Compared to the 100 nursing homes in Minnesota, EDENBROOK OF ROCHESTER's overall rating (1 stars) is below the state average of 3.2, staff turnover (51%) is near the state average of 46%, and health inspection rating (1 stars) is much below the national benchmark.

What Should Families Ask When Visiting Edenbrook Of Rochester?

Based on this facility's data, families visiting should ask: "What changes have been made since the serious inspection findings, and how are you preventing similar issues?" "Can I visit during a mealtime to observe dining assistance and food quality?" "How do you handle medical emergencies, and what is your hospital transfer rate?" "Can I speak with family members of current residents about their experience?" These questions are particularly relevant given the facility's Immediate Jeopardy citations.

Is Edenbrook Of Rochester Safe?

Based on CMS inspection data, EDENBROOK OF ROCHESTER has documented safety concerns. Inspectors have issued 1 Immediate Jeopardy citation (the most serious violation level indicating risk of serious injury or death). The facility has a 1-star overall rating and ranks #100 of 100 nursing homes in Minnesota. Families considering this facility should ask detailed questions about what corrective actions have been taken since these incidents.

Do Nurses at Edenbrook Of Rochester Stick Around?

EDENBROOK OF ROCHESTER has a staff turnover rate of 51%, which is about average for Minnesota nursing homes (state average: 46%). Moderate turnover is common in nursing homes, but families should still ask about staff tenure and how the facility maintains care continuity when employees leave.

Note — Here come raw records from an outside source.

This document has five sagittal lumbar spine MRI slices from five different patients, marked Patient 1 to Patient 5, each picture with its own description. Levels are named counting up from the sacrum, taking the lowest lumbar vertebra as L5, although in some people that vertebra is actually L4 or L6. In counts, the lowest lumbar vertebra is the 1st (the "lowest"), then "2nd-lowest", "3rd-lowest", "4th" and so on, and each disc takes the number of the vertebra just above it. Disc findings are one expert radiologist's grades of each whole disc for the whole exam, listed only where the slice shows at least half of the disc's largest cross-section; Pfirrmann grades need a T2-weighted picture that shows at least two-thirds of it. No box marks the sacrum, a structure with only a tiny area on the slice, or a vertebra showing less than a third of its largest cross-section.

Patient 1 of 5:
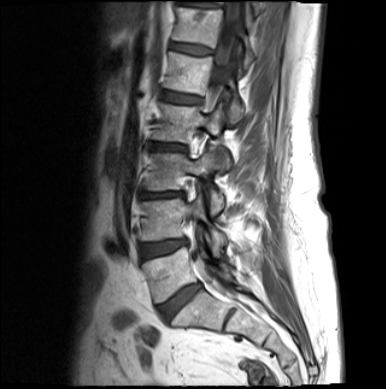 386x389 px. T1-weighted sagittal MRI of the lumbar spine. Field of view 260x262 mm.
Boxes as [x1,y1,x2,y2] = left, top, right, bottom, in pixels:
L3/L4 at [142,192,183,198], intervertebral disc L2/L3 at [152,142,186,151], L4/L5 at [141,239,189,258], L1/L2 at [161,91,199,103], T12 at [172,7,253,68], thecal sac / spinal canal at [208,2,241,290], L5 vertebra at [142,247,232,302], intervertebral disc L5/S1 at [159,284,200,319], T12/L1 at [170,43,211,54], L2 vertebra at [153,103,229,167], L4 at [141,192,226,255], L3 vertebra at [146,148,223,215], L1 vertebra at [164,52,242,121].

Radiological gradings:
• L5/S1: disc bulging
• L2/L3: disc bulging
• L4/L5: disc bulging
• L1/L2: disc bulging
• T12/L1: no Modic or endplate change, herniation, narrowing, bulging or spondylolisthesis recorded

Patient 2 of 5:
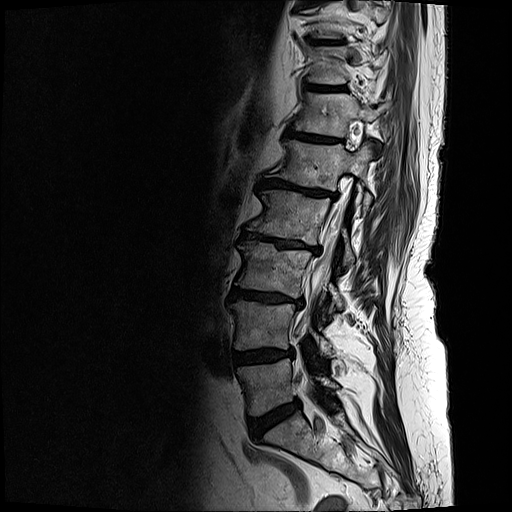 MRI lumbar spine (T2-weighted), sagittal plane.
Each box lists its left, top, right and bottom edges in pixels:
{"disc L1/L2 (5th disc)": "left=259, top=180, right=337, bottom=198", "spinal canal": "left=298, top=189, right=348, bottom=336", "disc L3/L4 (3rd-lowest disc)": "left=230, top=287, right=302, bottom=305", "T12 (6th vertebra)": "left=294, top=93, right=380, bottom=137", "T10/T11 (8th disc)": "left=308, top=40, right=341, bottom=43", "T11/T12 (7th disc)": "left=306, top=85, right=331, bottom=90", "L3 (3rd-lowest vertebra)": "left=236, top=241, right=341, bottom=307", "L5 (lowest vertebra)": "left=238, top=359, right=339, bottom=416", "L4 (2nd-lowest vertebra)": "left=230, top=301, right=332, bottom=356", "L2 (4th vertebra)": "left=246, top=190, right=353, bottom=265", "T11 (7th vertebra)": "left=309, top=47, right=384, bottom=84", "L1 (5th vertebra)": "left=267, top=139, right=371, bottom=208", "disc L4/L5 (2nd-lowest disc)": "left=230, top=349, right=292, bottom=366", "disc T12/L1 (6th disc)": "left=286, top=131, right=333, bottom=141", "disc L5/S1 (lowest disc)": "left=249, top=401, right=300, bottom=438", "L2/L3 (4th disc)": "left=241, top=231, right=319, bottom=251"}

Radiological gradings:
• L5/S1 (lowest disc): Pfirrmann grade 4, disc bulging
• L2/L3 (4th disc): disc narrowing, lower-endplate change, upper-endplate change, disc bulging, Modic type II
• L4/L5 (2nd-lowest disc): Pfirrmann grade 4, disc bulging, lower-endplate change, upper-endplate change
• T12/L1 (6th disc): lower-endplate change, Modic type II, upper-endplate change
• L3/L4 (3rd-lowest disc): Pfirrmann grade 5, Modic type II, disc narrowing, lower-endplate change, disc bulging, upper-endplate change
• L1/L2 (5th disc): Pfirrmann grade 5, disc narrowing, Modic type II, upper-endplate change, lower-endplate change, disc bulging

Patient 3 of 5:
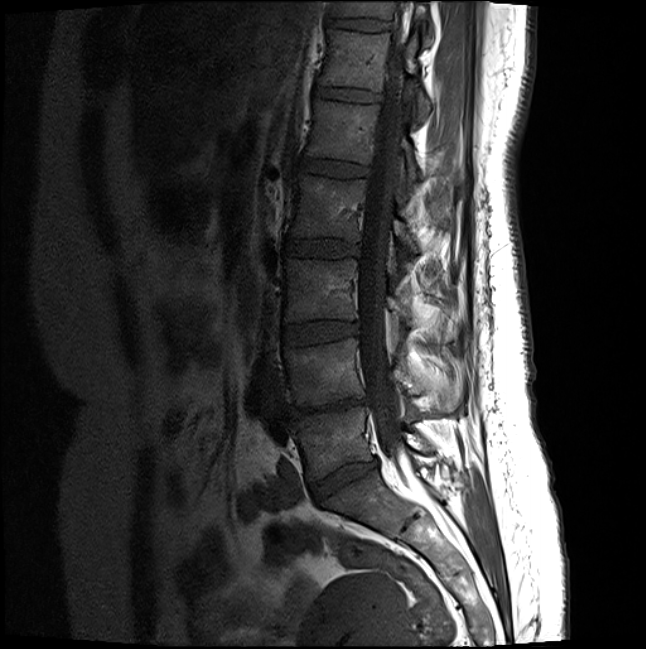 Field of view 300x302 mm, slice spacing 3.3 mm. T1-weighted sagittal MRI of the lumbar spine. Slice 10 of 20.

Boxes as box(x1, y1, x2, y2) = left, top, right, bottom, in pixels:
T12 at box(320, 29, 430, 119); L4/L5 at box(285, 397, 369, 417); T12/L1 at box(314, 87, 380, 100); L5/S1 at box(310, 459, 377, 502); intervertebral disc L2/L3 at box(285, 238, 360, 256); L4 at box(284, 338, 462, 406); L2 vertebra at box(288, 175, 416, 260); T11 at box(333, 0, 432, 41); L3/L4 at box(282, 321, 358, 344); spinal canal at box(357, 47, 405, 461); L5 at box(289, 406, 430, 480); L3 vertebra at box(284, 257, 453, 339); T11/T12 at box(328, 17, 389, 29); L1 at box(306, 100, 423, 189); intervertebral disc L1/L2 at box(296, 156, 369, 175).

Radiological gradings:
- L4/L5: upper-endplate change, Modic type II, disc bulging, lower-endplate change, disc narrowing
- L5/S1: disc bulging, disc narrowing
- L2/L3, T12/L1, L1/L2, T11/T12, L3/L4: no spondylolisthesis, narrowing, bulging, herniation, Modic or endplate change recorded

Patient 4 of 5:
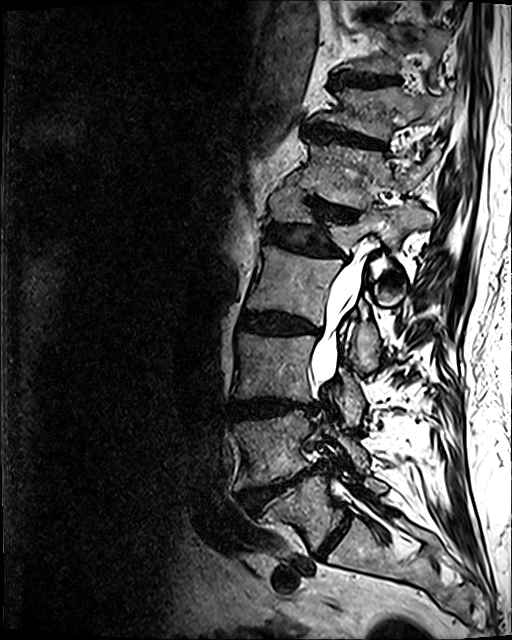 MRI lumbar spine (T2 SPACE (3D)), sagittal plane; Field of view 240x300 mm

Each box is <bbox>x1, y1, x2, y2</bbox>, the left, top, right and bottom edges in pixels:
disc T11/T12: <bbox>305, 125, 383, 149</bbox>
T12/L1: <bbox>309, 199, 356, 220</bbox>
T11 vertebra: <bbox>309, 88, 452, 139</bbox>
L2: <bbox>247, 244, 380, 370</bbox>
T10/T11: <bbox>334, 73, 396, 86</bbox>
L4 vertebra: <bbox>234, 410, 367, 488</bbox>
L1/L2: <bbox>266, 224, 343, 256</bbox>
L1 vertebra: <bbox>267, 182, 435, 304</bbox>
L5/S1: <bbox>315, 514, 351, 556</bbox>
L5 vertebra: <bbox>267, 464, 387, 549</bbox>
L2/L3: <bbox>240, 312, 319, 334</bbox>
T12: <bbox>290, 139, 439, 208</bbox>
disc L4/L5: <bbox>243, 466, 317, 512</bbox>
L3: <bbox>232, 331, 364, 425</bbox>
L3/L4: <bbox>232, 399, 315, 420</bbox>
spinal canal: <bbox>311, 252, 364, 381</bbox>

Radiological gradings:
  L1/L2: Pfirrmann grade 4, upper-endplate change, disc bulging, disc narrowing, lower-endplate change
  L3/L4: Pfirrmann grade 4, disc bulging, disc narrowing, lower-endplate change, upper-endplate change
  T10/T11: Pfirrmann grade 4, lower-endplate change, upper-endplate change, disc bulging
  T11/T12: Pfirrmann grade 4, upper-endplate change, disc bulging, lower-endplate change, disc narrowing
  L4/L5: Pfirrmann grade 5, disc bulging, lower-endplate change, disc herniation, disc narrowing, Modic type II, upper-endplate change
  L2/L3: Pfirrmann grade 4, upper-endplate change, lower-endplate change, disc narrowing, disc bulging, Modic type II
  L5/S1: no spondylolisthesis, narrowing, bulging, herniation, Modic or endplate change recorded

Patient 5 of 5:
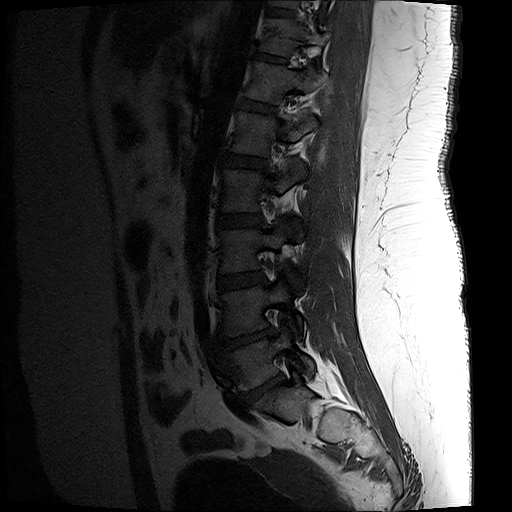 MRI lumbar spine (T1-weighted), sagittal plane | 512x512 px

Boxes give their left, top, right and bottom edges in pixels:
Structures:
* disc T10/T11 = left=267, top=8, right=294, bottom=16
* L2 = left=220, top=160, right=307, bottom=239
* disc L3/L4 = left=218, top=272, right=265, bottom=289
* T10 vertebra = left=269, top=0, right=325, bottom=8
* L4 vertebra = left=219, top=274, right=303, bottom=336
* T12 vertebra = left=244, top=61, right=324, bottom=104
* T11/T12 = left=254, top=51, right=287, bottom=62
* L1/L2 = left=223, top=154, right=266, bottom=166
* T11 vertebra = left=259, top=18, right=327, bottom=56
* L1 vertebra = left=230, top=110, right=317, bottom=156
* L5/S1 = left=242, top=375, right=284, bottom=403
* L3 vertebra = left=218, top=219, right=297, bottom=273
* disc L2/L3 = left=217, top=214, right=262, bottom=226
* T12/L1 = left=240, top=99, right=275, bottom=111
* L5 = left=218, top=326, right=314, bottom=391
* L4/L5 = left=218, top=327, right=275, bottom=352

Expert MSK radiologist gradings (per disc):
• T11/T12: lower-endplate change
• L4/L5: upper-endplate change, Modic type II, disc narrowing, disc herniation, lower-endplate change
• L1/L2: lower-endplate change
• L5/S1: Modic type II, disc herniation, lower-endplate change, disc narrowing, upper-endplate change
• L2/L3: lower-endplate change, upper-endplate change
• T12/L1, L3/L4: no Modic or endplate change, herniation, narrowing, bulging or spondylolisthesis recorded

Was Edenbrook Of Rochester Ever Fined?

EDENBROOK OF ROCHESTER has been fined $67,936 across 4 penalty actions. This is above the Minnesota average of $33,758. Fines in this range indicate compliance issues significant enough for CMS to impose meaningful financial consequences. Common causes include delayed correction of deficiencies, repeat violations, or care failures affecting resident safety. Families should ask facility leadership what changes have been made since these penalties.

Is Edenbrook Of Rochester on Any Federal Watch List?

EDENBROOK OF ROCHESTER is not on any federal watch list. The most significant is the Special Focus Facility (SFF) program, which identifies the bottom 1% of nursing homes nationally based on persistent, serious quality problems. Not being on this list means the facility has avoided the pattern of deficiencies that triggers enhanced federal oversight. This is a positive indicator, though families should still review the facility's inspection history directly.